Emerging trends among Chinese climbers. China not only has the tallest mountains in the world, it also has some of the most technically challenging, least explored, and most varied. What does this all mean for a burgeoning Chinese middle class that now has economic means, a love of the outdoors, and a desire for a higher quality of life? They have an “infinite” playground of incredible mountains and an immense backcountry to explore.
The Chinese are wasting no time in discovering their mountains and crags. In China, the development of climbing as a recreational sport has grown rapidly in a short period and is steadily gaining steam. In 1995, it is safe to say that all the serious Chinese rock climbers knew each other. Now, climbing and outdoor-enthusiast clubs are springing up at a dizzying rate across the country. It is difficult to judge how many climbers and want-to-be climbers there are presently in China. One thing is clear: the sport is growing exponentially. There are several popular rock climbing areas in the south and north, most major cities have rock gyms, people are starting to pursue alpine climbing, and Chinese are climbing Cho-Oyu, Everest, Mustag-ata, and other peaks throughout all of China and Tibet. ISPO (the giant international sports trade show from Europe) held its first show in China on March 14,2005. One can now find all essential equipment for climbing, and most major brands have entered the market. It is an exciting time to be a Chinese climber.
This explosion in outdoor sports is clearly being driving by the private sector’s new young middle class. Traditionally, the focus among Chinese climbers was on altitude: climbing 7,000m and 8,000m peaks siege or expedition style. Although this mindset is still prevalent, a new trend is developing in alpine climbing: attempting 5,000m-6,000m peaks in a lighter, small-team approach. Chinese climbers are starting to choose a mountain by what the route has to offer, where style counts, and where the challenges of the line are the goal, rather than simply getting to the top any way possible. This is a huge paradigm shift, and very well may be what makes climbing a popular sport in China. Alpine-style climbing is more suitable for the working, middle class climber who has economic constraints and limited vacation time.
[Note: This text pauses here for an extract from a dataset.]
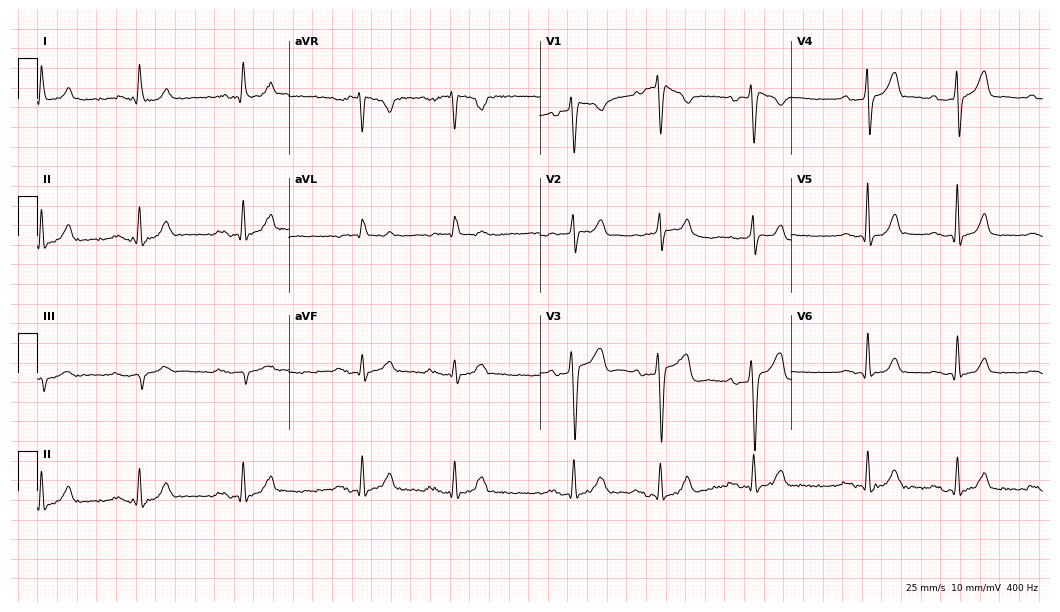
Electrocardiogram (10.2-second recording at 400 Hz), an 83-year-old woman. Interpretation includes first-degree AV block.
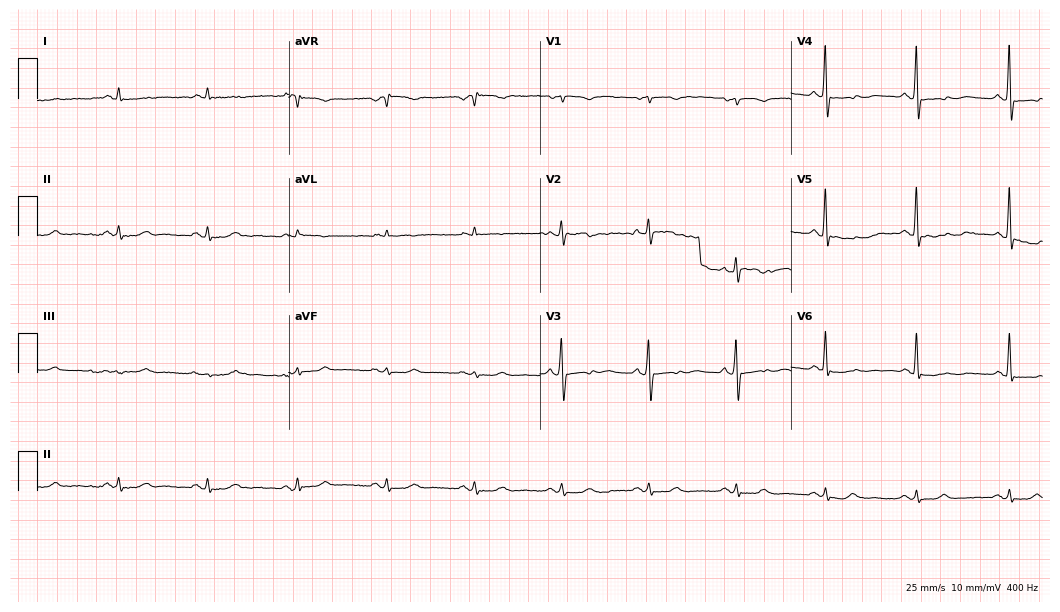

However, alpine climbing is still in its infancy. In the past, Chinese overlooked their “shorter” mountains. Foreigners, especially Japanese and Westerners, pioneered many of the hard lines. For example, Mick Fowler and Paul Ramsden’s award-winning ascent of Mt. Siguniang’s north face in 2002, Charlie Fowler’s first ascents of unknown peaks in western Sichuan in the mid 1990s, rock routes in the Jarjinjabo massif in the remote Kham region, and Craig Luebben’s ice lines in Shuangqiao Valley. We are now just starting to see Chinese climbers attempt new ascents on technically challenging routes and really get into their own backcountry. As a result, the Chinese have to learn a new set of climbing and backcountry techniques and safety skills. The first climbing school dedicated to teaching such skills started two years ago (AAIC—Arete Alpine Instruction Center—I am a co-owner with Ma Yihua, from Chengdu; the website www.aaic.cn is currently only in Chinese, but it will soon be in English also and will offer assistance to foreign visitors). In China, the scope of climbing is expanding along with the rising number of people coming into the sport.
I see the Chinese climbing scene advancing in several areas: quadruple the number of people going into the mountains during the next two to three years, pursuit of alpine style climbing, and subsequent opening up of new areas and many new routes and peaks. The number of rock climbers will also continue to grow, with sport climbing being prominent. While official standards for guides are now nearly non-existent, the next five years should see a basic development of qualifications. It is safe to say that China’s climbing scene is still in a pioneering stage. However, 10 years ago it was no more than a seed. During the next decade I am confident the development of climbing in China will surpass all of our expectations.